═════ Supplied information ═════
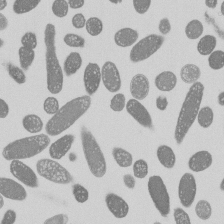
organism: E. coli
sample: Bacterial nucleoid
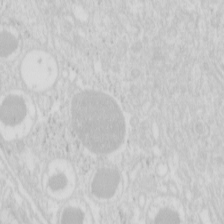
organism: Mouse
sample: Pancreas
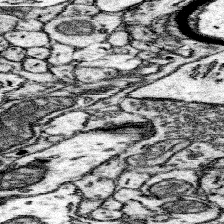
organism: Mouse
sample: Somatosensory cortex neuropil
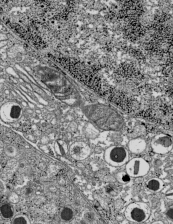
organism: C57BL Mouse
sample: Pancreatic islet
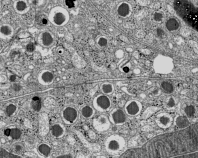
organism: C57BL Mouse
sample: Pancreatic islet
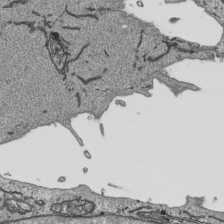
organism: Human
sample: Mitochondria in HCT116 cells
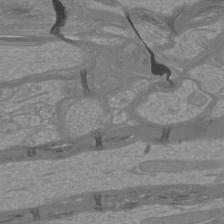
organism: Mouse
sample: Cortical neurons
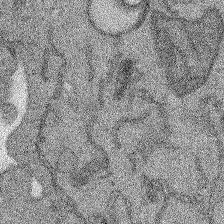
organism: Human
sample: HeLa cells
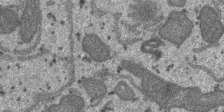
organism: Human
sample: Lung epithelial cells infected with SARS-CoV-2
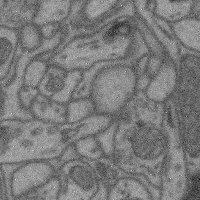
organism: Mouse
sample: Cerebral cortex
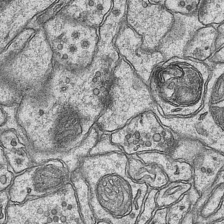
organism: Mouse
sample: CA1 Hippocampus
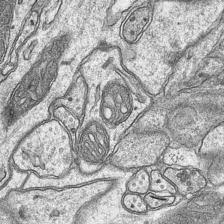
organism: Mouse
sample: CA1 Hippocampus
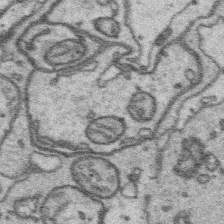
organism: Platynereis dumerilii
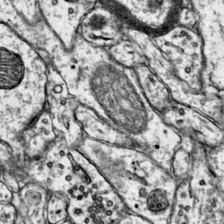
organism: Mouse
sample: Primary visual cortex
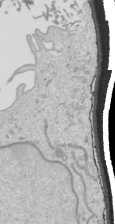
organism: Human
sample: Mitochondria in HCT116 cells
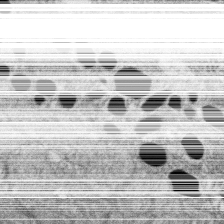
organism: Zebrafish
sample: Cilia; retinal pigment epithelium
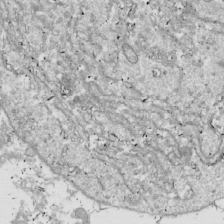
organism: Drosophila
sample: Cell division; meiosis; drosophila spermatocytes
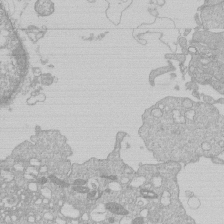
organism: Human
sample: Macrophage cells
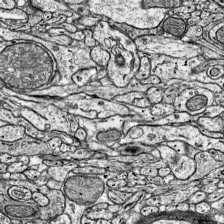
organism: Mouse
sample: Visual Cortex
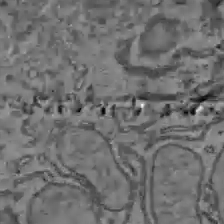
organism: C57BL Mouse
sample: Liver
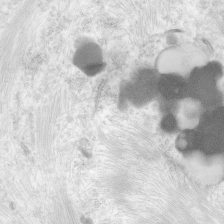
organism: Human
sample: Neocortex
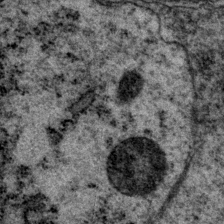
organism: P. pacificus
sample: Pharynx
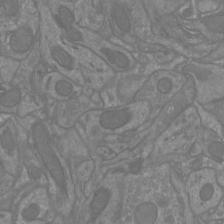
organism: Mouse
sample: Cortical neurons
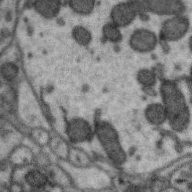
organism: Zebra finch
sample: Brain
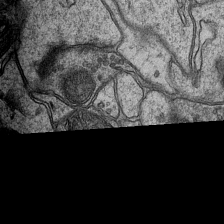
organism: Mouse
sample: CA1 Hippocampus
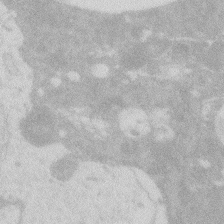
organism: Zebrafish
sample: Macrophage
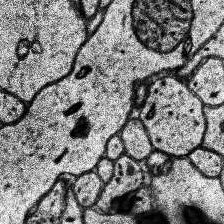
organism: Human
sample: Temporal Lobe
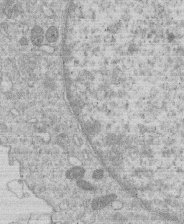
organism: Human
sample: Macrophage cells
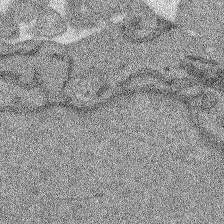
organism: Human
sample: HeLa cells
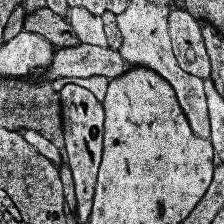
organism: Human
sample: Temporal Lobe
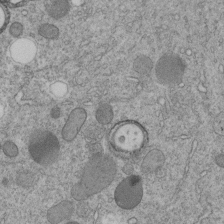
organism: C. elegans
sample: C. elegans embryo early stage
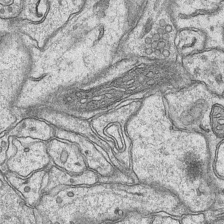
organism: Mouse
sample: CA1 Hippocampus
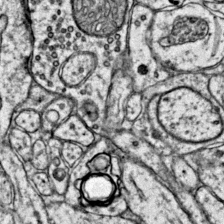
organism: Mouse
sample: Primary visual cortex
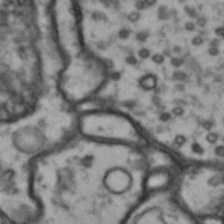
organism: Drosophila
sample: Brain
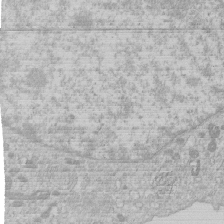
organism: Human
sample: Macrophage cells
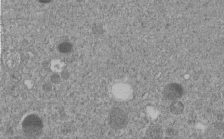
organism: C. elegans
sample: C. elegans embryo early stage
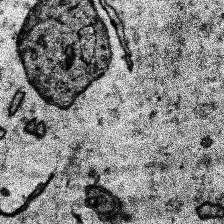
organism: Human
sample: Temporal Lobe
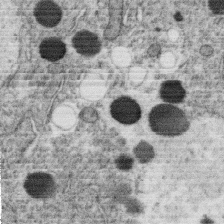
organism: C. elegans
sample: C. elegans oocyte; sperm cells
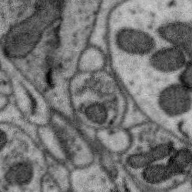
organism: Zebra finch
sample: Brain
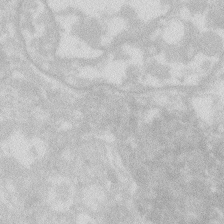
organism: Zebrafish
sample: Macrophage
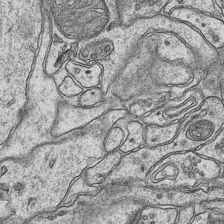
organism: Mouse
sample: CA1 Hippocampus
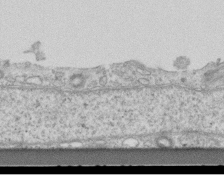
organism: Mouse
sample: Centriole in ependymal cells
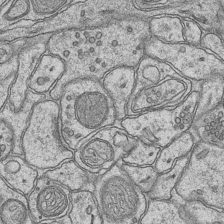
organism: Mouse
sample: CA1 Hippocampus
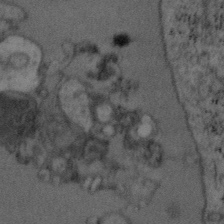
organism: Human
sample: HeLa cells
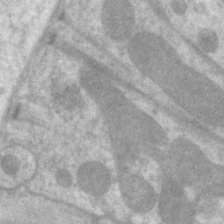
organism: C. elegans
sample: Pharynx
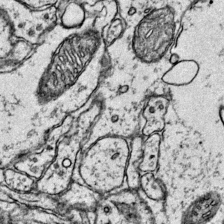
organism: Mouse
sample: Primary visual cortex
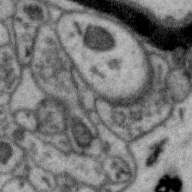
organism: Zebra finch
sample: Brain
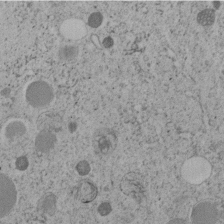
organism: C. elegans
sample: C. elegans embryo early stage
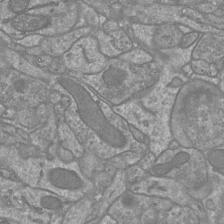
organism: Mouse
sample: Cortical neurons
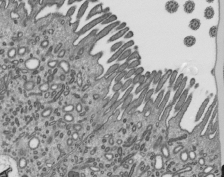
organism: Mouse
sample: Mouse epididymis efferent ductule cilia
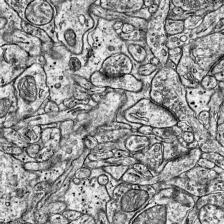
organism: Mouse
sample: Visual Cortex
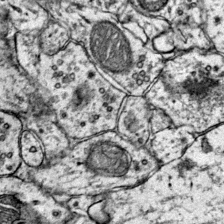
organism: Mouse
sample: Primary visual cortex
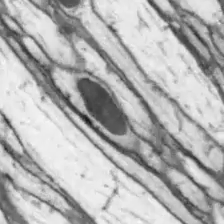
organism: Drosophila
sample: Optic lobe
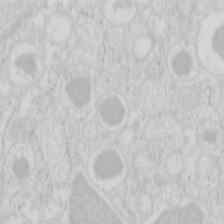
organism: Mouse
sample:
═════
_Problem description_
Repeat each of the records exactly as written, except for the pictures, which are to be left out.

_Task answer_
organism: E. coli
sample: Bacterial nucleoid
organism: Mouse
sample: Pancreas
organism: Mouse
sample: Somatosensory cortex neuropil
organism: C57BL Mouse
sample: Pancreatic islet
organism: C57BL Mouse
sample: Pancreatic islet
organism: Human
sample: Mitochondria in HCT116 cells
organism: Mouse
sample: Cortical neurons
organism: Human
sample: HeLa cells
organism: Human
sample: Lung epithelial cells infected with SARS-CoV-2
organism: Mouse
sample: Cerebral cortex
organism: Mouse
sample: CA1 Hippocampus
organism: Mouse
sample: CA1 Hippocampus
organism: Platynereis dumerilii
organism: Mouse
sample: Primary visual cortex
organism: Human
sample: Mitochondria in HCT116 cells
organism: Zebrafish
sample: Cilia; retinal pigment epithelium
organism: Drosophila
sample: Cell division; meiosis; drosophila spermatocytes
organism: Human
sample: Macrophage cells
organism: Mouse
sample: Visual Cortex
organism: C57BL Mouse
sample: Liver
organism: Human
sample: Neocortex
organism: P. pacificus
sample: Pharynx
organism: Mouse
sample: Cortical neurons
organism: Zebra finch
sample: Brain
organism: Mouse
sample: CA1 Hippocampus
organism: Zebrafish
sample: Macrophage
organism: Human
sample: Temporal Lobe
organism: Human
sample: Macrophage cells
organism: Human
sample: HeLa cells
organism: Human
sample: Temporal Lobe
organism: C. elegans
sample: C. elegans embryo early stage
organism: Mouse
sample: CA1 Hippocampus
organism: Mouse
sample: Primary visual cortex
organism: Drosophila
sample: Brain
organism: Human
sample: Macrophage cells
organism: C. elegans
sample: C. elegans embryo early stage
organism: Human
sample: Temporal Lobe
organism: C. elegans
sample: C. elegans oocyte; sperm cells
organism: Zebra finch
sample: Brain
organism: Zebrafish
sample: Macrophage
organism: Mouse
sample: CA1 Hippocampus
organism: Mouse
sample: Centriole in ependymal cells
organism: Mouse
sample: CA1 Hippocampus
organism: Human
sample: HeLa cells
organism: C. elegans
sample: Pharynx
organism: Mouse
sample: Primary visual cortex
organism: Zebra finch
sample: Brain
organism: C. elegans
sample: C. elegans embryo early stage
organism: Mouse
sample: Cortical neurons
organism: Mouse
sample: Mouse epididymis efferent ductule cilia
organism: Mouse
sample: Visual Cortex
organism: Mouse
sample: Primary visual cortex
organism: Drosophila
sample: Optic lobe
organism: Mouse
sample:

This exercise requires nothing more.